Nasib Kompasiana pun berada di persimpangan: apakah tetap bertahan sebagai ruang komunitas bagi para penulis lepas yang idealis, atau beradaptasi dengan tren baru demi menarik perhatian pembaca yang kini lebih gemar konten video? Sejauh ini, Kompasiana masih menjadi tempat di mana orang-orang bisa berbagi opini, pengalaman, dan pemikiran mendalam. Ini adalah ruang yang memfasilitasi kebebasan menulis, tempat di mana setiap orang, dari amatir hingga profesional, dapat menyampaikan suaranya tanpa harus mengikuti pakem media arus utama. Namun, dengan tren yang bergeser ke media video, Kompasiana pun mulai membuka diri dengan mengakomodasi kiriman berita dalam format video untuk menarik pembaca yang lebih muda dan visual-oriented.
Di sisi lain, langkah ini tidak datang tanpa tantangan. Saat media sosial video memikat para penonton muda dengan alur cepat dan konten yang menghibur, Kompasiana menghadapi kenyataan bahwa tetap relevan berarti harus mampu beradaptasi dengan format baru---meskipun berarti mengorbankan sebagian dari karakternya sebagai platform tulisan murni. Tentu saja, kehadiran konten video ini mungkin membuka peluang baru, tetapi bagi banyak Kompasianer setia, ada kekhawatiran bahwa perubahan ini bisa memudarkan esensi komunitas yang awalnya lebih literer dan penuh diskusi.

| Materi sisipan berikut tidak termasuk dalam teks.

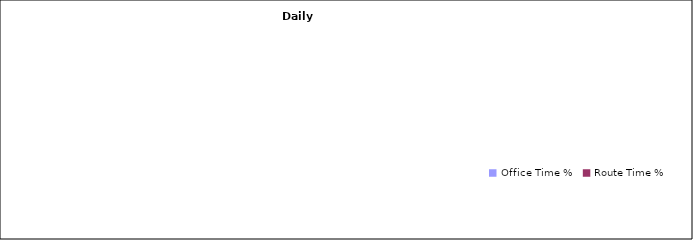
| Category | Series 0 |
|---|---|
| Office Time % | 0 |
| Route Time % | 0 |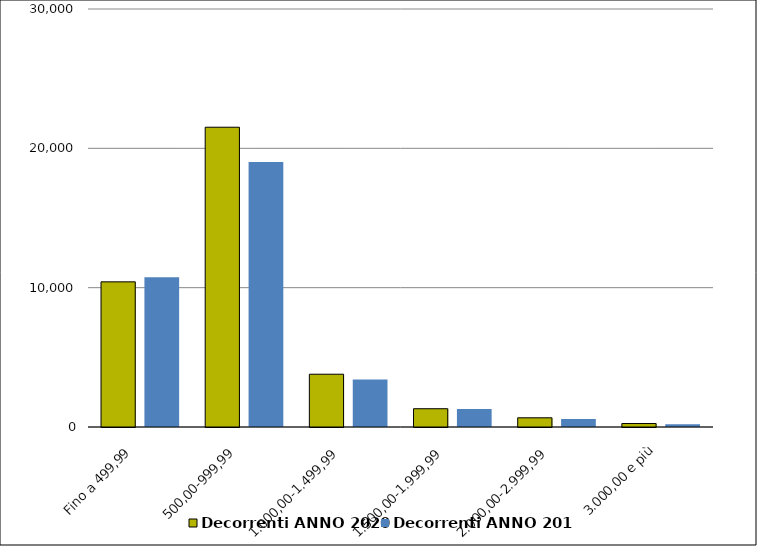
| Category | Decorrenti ANNO 2020 | Decorrenti ANNO 2019 |
|---|---|---|
| Fino a 499,99 | 10417 | 10743 |
| 500,00-999,99 | 21515 | 19020 |
| 1.000,00-1.499,99 | 3788 | 3409 |
| 1.500,00-1.999,99 | 1311 | 1298 |
| 2.000,00-2.999,99 | 660 | 575 |
| 3.000,00 e più | 248 | 199 |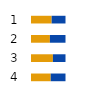
| Category | Series 0 | Series 1 |
|---|---|---|
| 0 | 59.818 | 40.182 |
| 1 | 54.734 | 45.266 |
| 2 | 63.478 | 36.522 |
| 3 | 57.143 | 42.857 |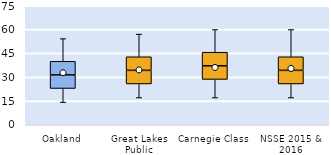
| Category | 25th | 50th | 75th |
|---|---|---|---|
| Oakland | 22.857 | 8.571 | 8.571 |
| Great Lakes Public | 25.714 | 8.571 | 8.571 |
| Carnegie Class | 28.571 | 8.571 | 8.571 |
| NSSE 2015 & 2016 | 25.714 | 8.571 | 8.571 |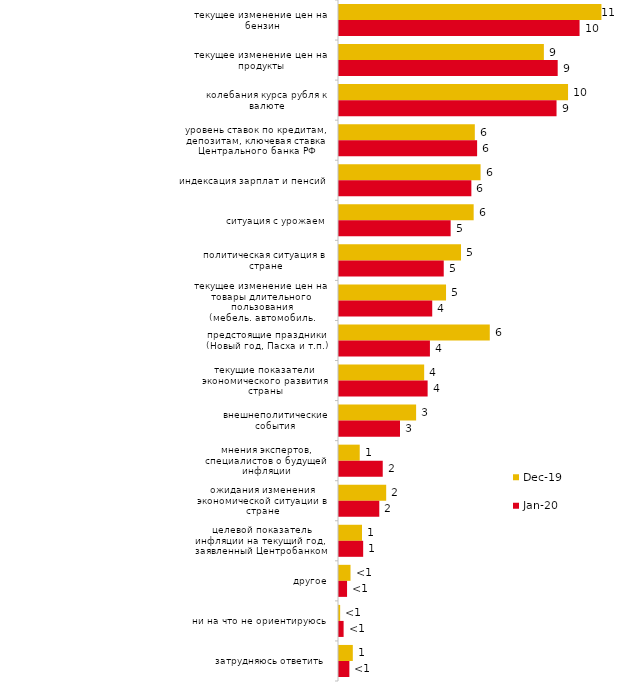
| Category | дек.19 | янв.20 |
|---|---|---|
| текущее изменение цен на бензин | 11.287 | 10.347 |
| текущее изменение цен на продукты | 8.812 | 9.406 |
| колебания курса рубля к валюте | 9.851 | 9.356 |
| уровень ставок по кредитам, депозитам, ключевая ставка Центрального банка РФ | 5.842 | 5.941 |
| индексация зарплат и пенсий | 6.089 | 5.693 |
| ситуация с урожаем | 5.792 | 4.802 |
| политическая ситуация в стране | 5.248 | 4.505 |
| текущее изменение цен на товары длительного пользования (мебель, автомобиль, бытовая техника и т.п.) | 4.604 | 4.01 |
| предстоящие праздники (Новый год, Пасха и т.п.) | 6.485 | 3.911 |
| текущие показатели экономического развития страны | 3.663 | 3.812 |
| внешнеполитические события | 3.317 | 2.624 |
| мнения экспертов, специалистов о будущей инфляции | 0.891 | 1.881 |
| ожидания изменения экономической ситуации в стране | 2.03 | 1.733 |
| целевой показатель инфляции на текущий год, заявленный Центробанком | 0.99 | 1.04 |
| другое | 0.495 | 0.347 |
| ни на что не ориентируюсь | 0.05 | 0.198 |
| затрудняюсь ответить | 0.594 | 0.446 |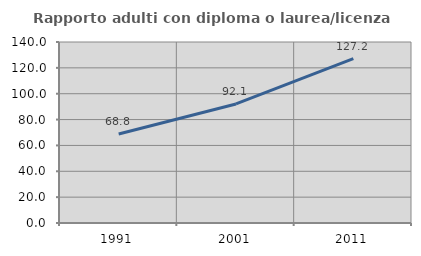
| Category | Rapporto adulti con diploma o laurea/licenza media  |
|---|---|
| 1991.0 | 68.825 |
| 2001.0 | 92.072 |
| 2011.0 | 127.18 |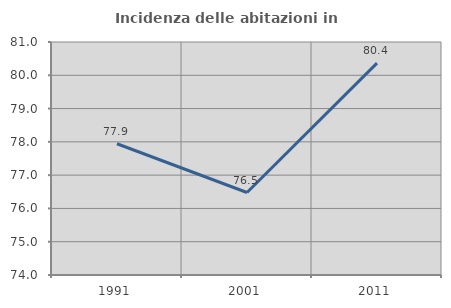
| Category | Incidenza delle abitazioni in proprietà  |
|---|---|
| 1991.0 | 77.944 |
| 2001.0 | 76.478 |
| 2011.0 | 80.364 |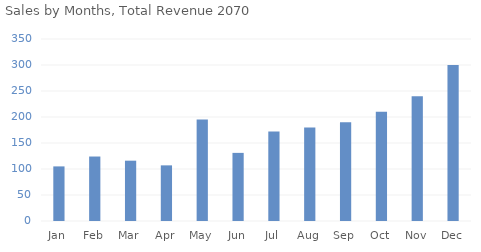
| Category | Series 0 |
|---|---|
| Jan | 105 |
| Feb | 124 |
| Mar | 116 |
| Apr | 107 |
| May | 195 |
| Jun | 131 |
| Jul | 172 |
| Aug | 180 |
| Sep | 190 |
| Oct | 210 |
| Nov | 240 |
| Dec | 300 |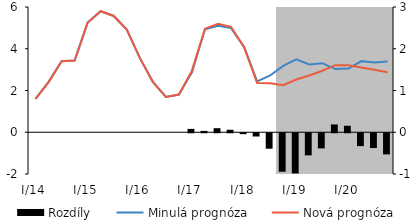
| Category | Rozdíly |
|---|---|
| I/14 | 0 |
| II | 0 |
| III | 0 |
| IV | 0 |
| I/15 | 0 |
| II | 0 |
| III | 0 |
| IV | 0 |
| I/16 | 0 |
| II | 0 |
| III | 0 |
| IV | 0 |
| I/17 | 0.08 |
| II | 0.032 |
| III | 0.097 |
| IV | 0.06 |
| I/18 | -0.021 |
| II | -0.078 |
| III | -0.37 |
| IV | -0.923 |
| I/19 | -0.963 |
| II | -0.53 |
| III | -0.363 |
| IV | 0.186 |
| I/20 | 0.156 |
| II | -0.308 |
| III | -0.354 |
| IV | -0.507 |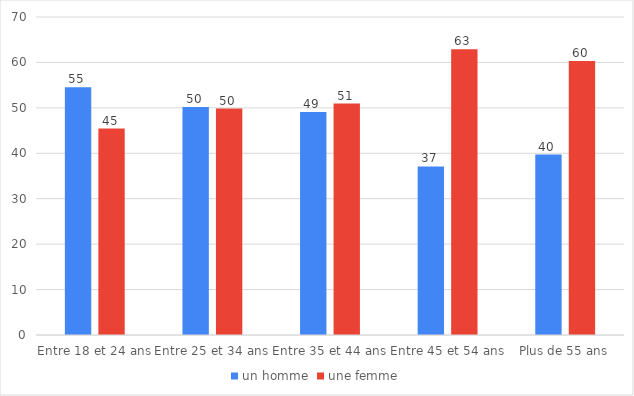
| Category | un homme | une femme |
|---|---|---|
| Entre 18 et 24 ans | 54.545 | 45.455 |
| Entre 25 et 34 ans | 50.164 | 49.836 |
| Entre 35 et 44 ans | 49.068 | 50.932 |
| Entre 45 et 54 ans | 37.118 | 62.882 |
| Plus de 55 ans | 39.706 | 60.294 |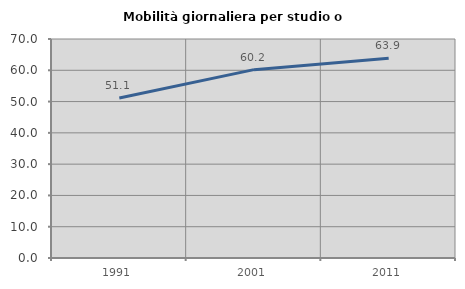
| Category | Mobilità giornaliera per studio o lavoro |
|---|---|
| 1991.0 | 51.145 |
| 2001.0 | 60.204 |
| 2011.0 | 63.861 |

Selain itu, langkah Kompasiana untuk memperkenalkan model iklan dan membership sebagai sumber pendapatan juga menuai pro dan kontra. Iklan yang semakin sering muncul bisa mengganggu pengalaman membaca, sementara opsi membership dapat membuat pembaca merasa ada sekat antara konten gratis dan premium. Bagi pembaca setia dan penulis lama, gangguan ini terasa seperti batas baru yang merenggangkan interaksi alami yang dulu terasa erat dan organik.
Pertanyaannya, apakah Kompasiana dapat bertahan di tengah tekanan komersialisasi dan ekspektasi akan format konten baru? Mungkin jawabannya ada pada komunitasnya. Jika Kompasiana berhasil mempertahankan ruang untuk para penulis lepas yang ingin menulis tanpa batasan, sembari mengakomodasi bentuk konten baru dengan bijak, platform ini mungkin bisa tetap relevan. Di tengah dunia yang terus berubah, Kompasiana bisa bertahan sebagai oasis bagi mereka yang masih mencari informasi dalam bentuk tulisan---dan bagi mereka yang percaya bahwa idealisme menulis masih layak dipertahankan di era digital ini.